:: WHAT THE EXERCISE ASKS ::
Report how many lines below contain the word "Category", giving the number and no other words.

(RECORDS FOR PROCESSING Opens)

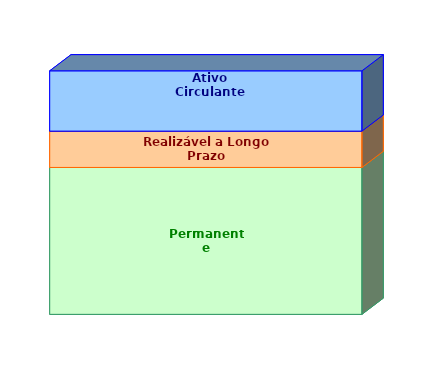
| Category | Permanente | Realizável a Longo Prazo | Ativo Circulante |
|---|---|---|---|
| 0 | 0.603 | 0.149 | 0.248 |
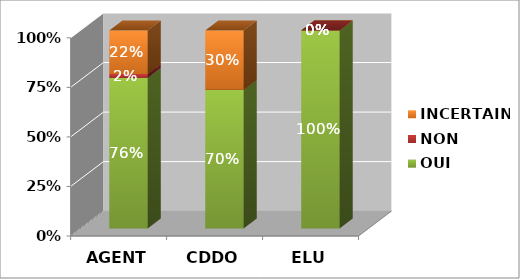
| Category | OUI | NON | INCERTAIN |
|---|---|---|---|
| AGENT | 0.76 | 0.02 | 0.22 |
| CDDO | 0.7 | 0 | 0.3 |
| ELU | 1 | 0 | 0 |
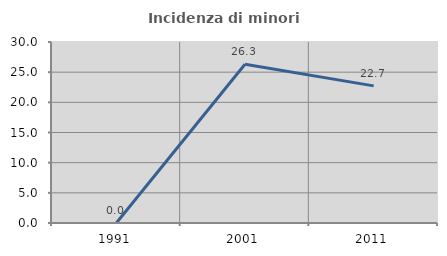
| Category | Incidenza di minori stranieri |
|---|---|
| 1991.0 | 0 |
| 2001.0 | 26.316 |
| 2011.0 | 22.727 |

(RECORDS FOR PROCESSING Closes)
(RECORDS FOR PROCESSING Opens)

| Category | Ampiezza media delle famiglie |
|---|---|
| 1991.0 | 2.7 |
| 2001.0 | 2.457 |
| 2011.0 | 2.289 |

(RECORDS FOR PROCESSING Closes)
(RECORDS FOR PROCESSING Opens)

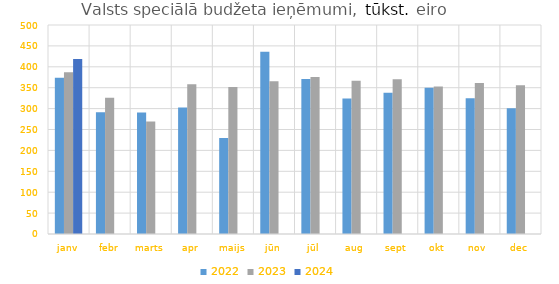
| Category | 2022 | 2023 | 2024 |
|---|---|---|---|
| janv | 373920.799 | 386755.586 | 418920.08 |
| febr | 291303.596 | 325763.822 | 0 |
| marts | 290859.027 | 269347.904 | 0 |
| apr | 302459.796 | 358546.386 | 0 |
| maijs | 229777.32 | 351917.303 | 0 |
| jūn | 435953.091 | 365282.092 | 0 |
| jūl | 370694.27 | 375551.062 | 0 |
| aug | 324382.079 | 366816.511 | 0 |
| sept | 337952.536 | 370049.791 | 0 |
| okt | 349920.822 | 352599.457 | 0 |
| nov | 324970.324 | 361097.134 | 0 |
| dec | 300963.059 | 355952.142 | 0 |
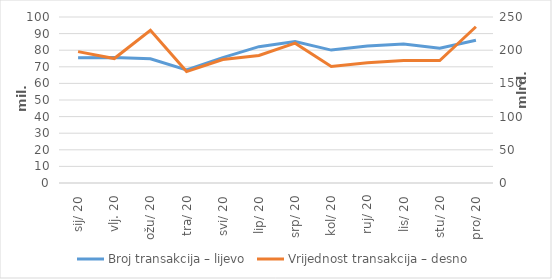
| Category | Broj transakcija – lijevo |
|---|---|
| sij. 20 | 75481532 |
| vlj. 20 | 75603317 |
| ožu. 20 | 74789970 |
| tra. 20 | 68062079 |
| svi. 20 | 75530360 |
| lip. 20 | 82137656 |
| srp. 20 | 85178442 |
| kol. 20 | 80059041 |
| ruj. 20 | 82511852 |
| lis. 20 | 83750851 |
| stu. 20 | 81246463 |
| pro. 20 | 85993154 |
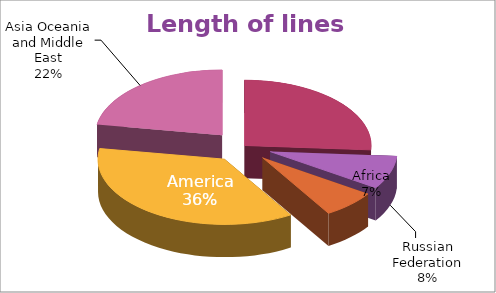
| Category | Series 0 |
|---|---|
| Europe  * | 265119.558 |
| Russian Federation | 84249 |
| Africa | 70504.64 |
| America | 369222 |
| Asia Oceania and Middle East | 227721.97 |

(RECORDS FOR PROCESSING Closes)

:: RESULT OF THE TASK ::
7